There are multiple possibilities for the mechanism through which 1 and 2 are formed. One is the reductive disproportionation of CO₂, a series of one-electron reductions that is well-established in electrochemical and other reactions with reduced transition-metal complexes.¹ In other systems, reductive disproportionation is thought to proceed through the intermediacy of the radical [O=C–O–C(=O)–O] ⁻, for which we have no evidence here. Another possibility is the reductive cleavage of CO₂ to give CO and CO₂⁻. While this work was in progress, Peters reported an iron(I) complex that reacts with 0.5 equiv of CO₂ to give a diiron(II) complex with an Fe(μ-CO)( μ-O)Fe core.⁷ This outcome corresponds to direct reductive cleavage of the C=O bond. Earlier low-valent iron complexes also give the overall reductive cleavage of CO₂.¹⁷ In our system, we have reported the isolation of the oxodiiron(II) complex [L^tBuFe]₂O, which would be the analogous oxo intermediate (Scheme 1).¹⁸ This hindered oxo complex binds a number of Lewis bases reversibly, so it is reasonable to assume that it could lose CO, at least transiently. Although we have no direct spectroscopic evidence that [L^tBuFe]₂O is formed during the course of the reaction of CO₂ and L^tBuFeNNFeL^tBu, treatment of isolated [L^tBuFe]₂O with CO₂ in C₆D₆ rapidly yields 2 as shown by ¹H NMR spectroscopy. Therefore, the oxo complex is kinetically competent to be an intermediate in the formation of 2. As shown above, CO reacts rapidly with L^tBuFeNNFeL^tBu to give 1 in independent experiments; further, formation of 1 can be suppressed by trapping CO with Pd/C. Therefore, Scheme 1 represents a reasonable mechanism for this interesting new CO₂ reduction reaction.

Scheme 1.

Proposed mechanism for formation of 1 and 2.
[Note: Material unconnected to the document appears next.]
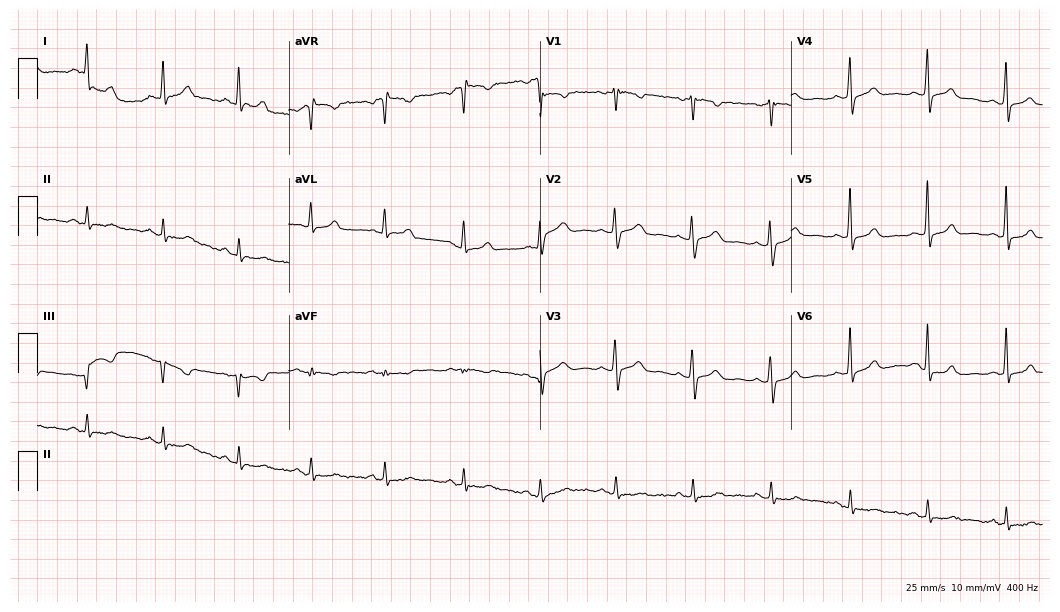
12-lead ECG from a 40-year-old woman. No first-degree AV block, right bundle branch block (RBBB), left bundle branch block (LBBB), sinus bradycardia, atrial fibrillation (AF) or sinus tachycardia recorded for this tracing.

In conclusion, CO₂ can be reduced cleanly to CO and carbonate at a diiron(I) site. The CO (1) and CO₃ ²⁻ (2) containing products are notable because of a structural similarity between 1 and a newly discovered hydrogenase enzyme, and an interesting dynamic process in 2. The formation of 2 may proceed through the intermediacy of an oxodiiron(II) complex.